■ EXERCISE INSTRUCTIONS: Where the line containing "Mapa dos Açores" appears in the entries below, start there and print only that line and every line after it, exactly, through the end, excluding pictures.

■ PROVIDED ENTRIES:
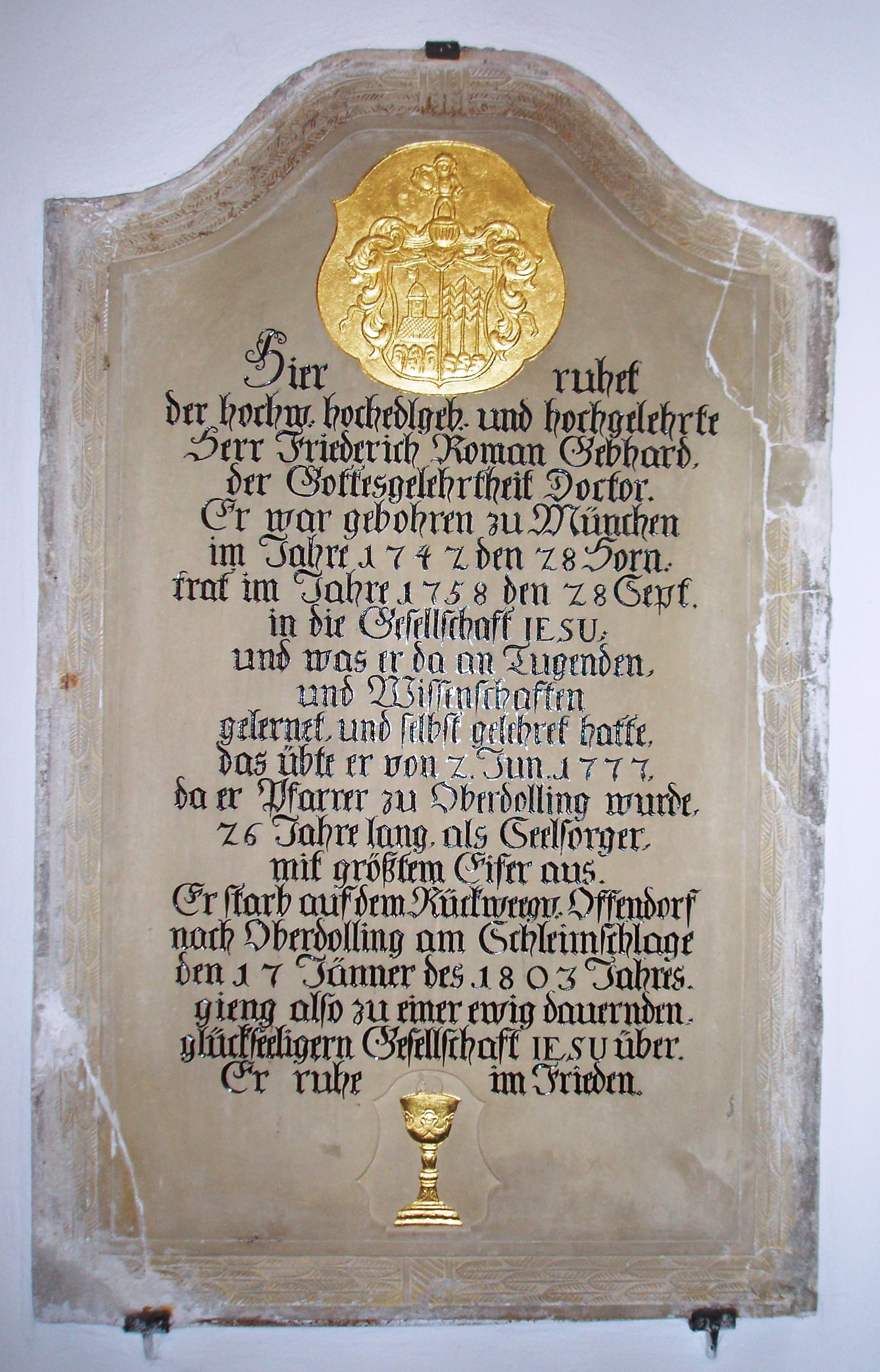 Friedrich_Roman_Gebhard,_Jesuit,_Grabdenkmal_in_der_Kirche_von_Oberdolling,_Landkreis_Eichstätt
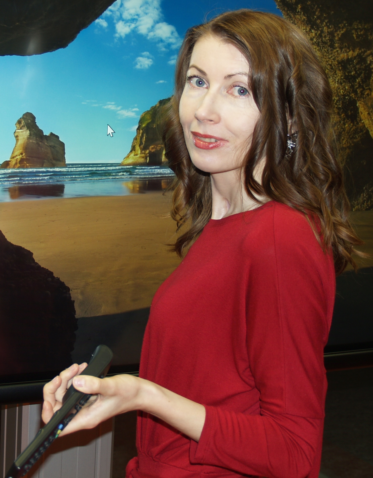 Fotol on kujutatud Siiri Pärksonit interaktiivse ekraani ees esitlemas oma tööd. Tegemist on Eesti Kirjandusmuuseumi 4. korruse seminariruumiga.
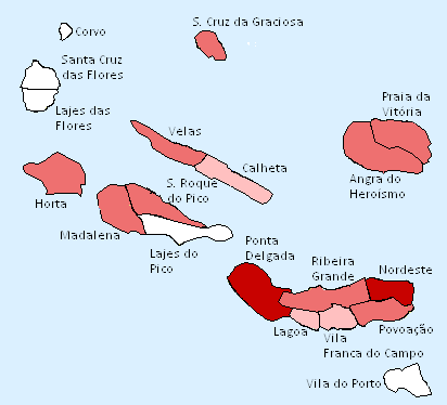 Mapa dos Açores com concelhos afetados por COVID-19 em diferentes tons de vermelho conforme o número de casos em cada concelho
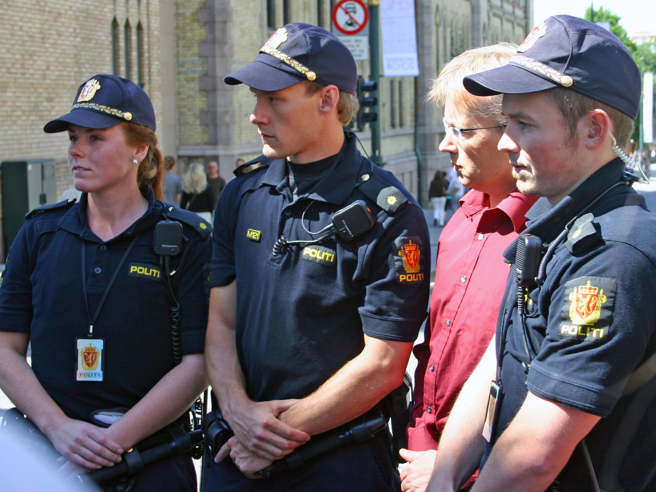 Justisminister Knut Storberget på Karl Johan sammen med politistudenter og politimesteren i Oslo.
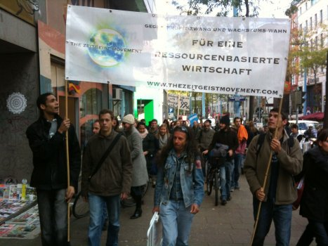 15 Okt Occupy Wien
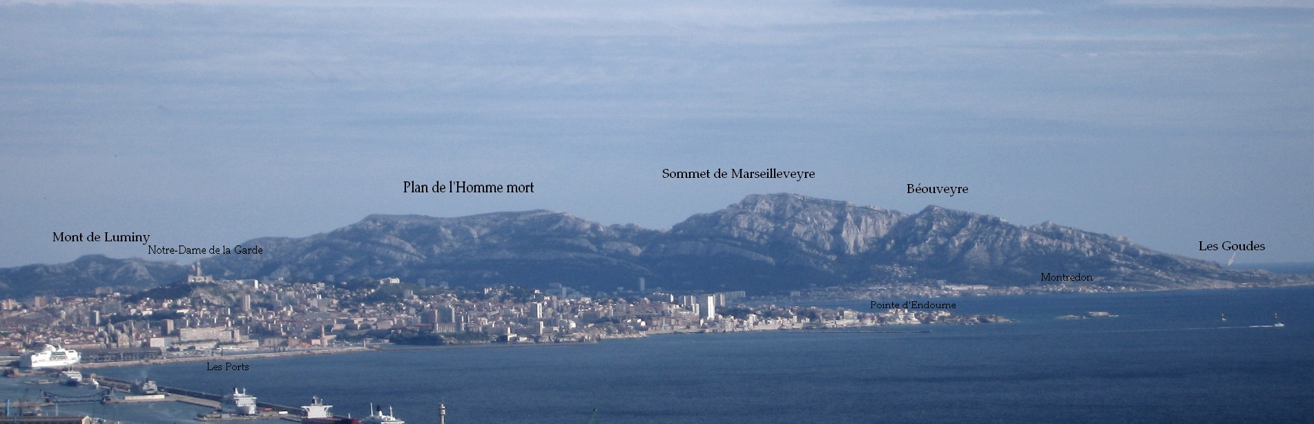 Vue panoramique du massif de Marseilleveyre, avec repères (réalisé d'après une photo originale de User:Imac.vincent, sur Commons sous le nom Port Autonome de Marseille.JPG)
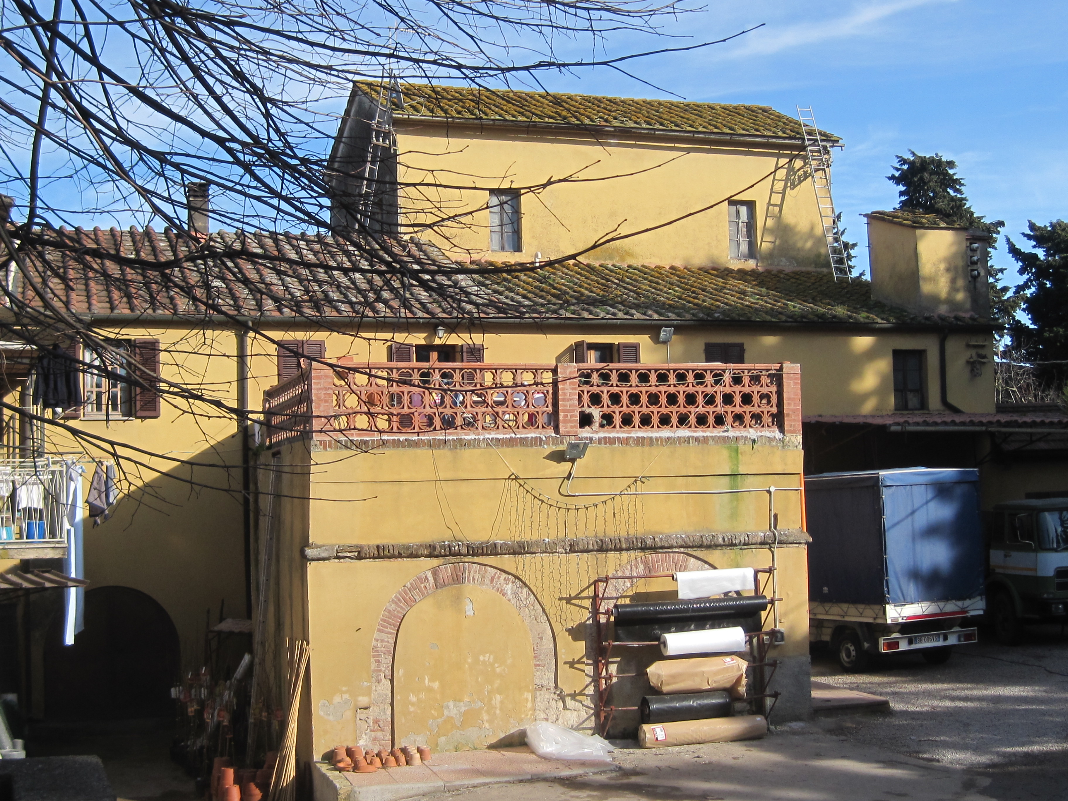 Struttura dei magazzini, con mulino e forno fusorio delle ferriere di Valpiana (GR)
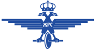 Logo der Željeznice Republike Srpske (ŽRS), der Bahngesellschaft Republika Srpska

■ SOLUTION TO THIS EXERCISE:
 Mapa dos Açores com concelhos afetados por COVID-19 em diferentes tons de vermelho conforme o número de casos em cada concelho
 Justisminister Knut Storberget på Karl Johan sammen med politistudenter og politimesteren i Oslo.
 15 Okt Occupy Wien
 Vue panoramique du massif de Marseilleveyre, avec repères (réalisé d'après une photo originale de User:Imac.vincent, sur Commons sous le nom Port Autonome de Marseille.JPG)
 Struttura dei magazzini, con mulino e forno fusorio delle ferriere di Valpiana (GR)
 Logo der Željeznice Republike Srpske (ŽRS), der Bahngesellschaft Republika Srpska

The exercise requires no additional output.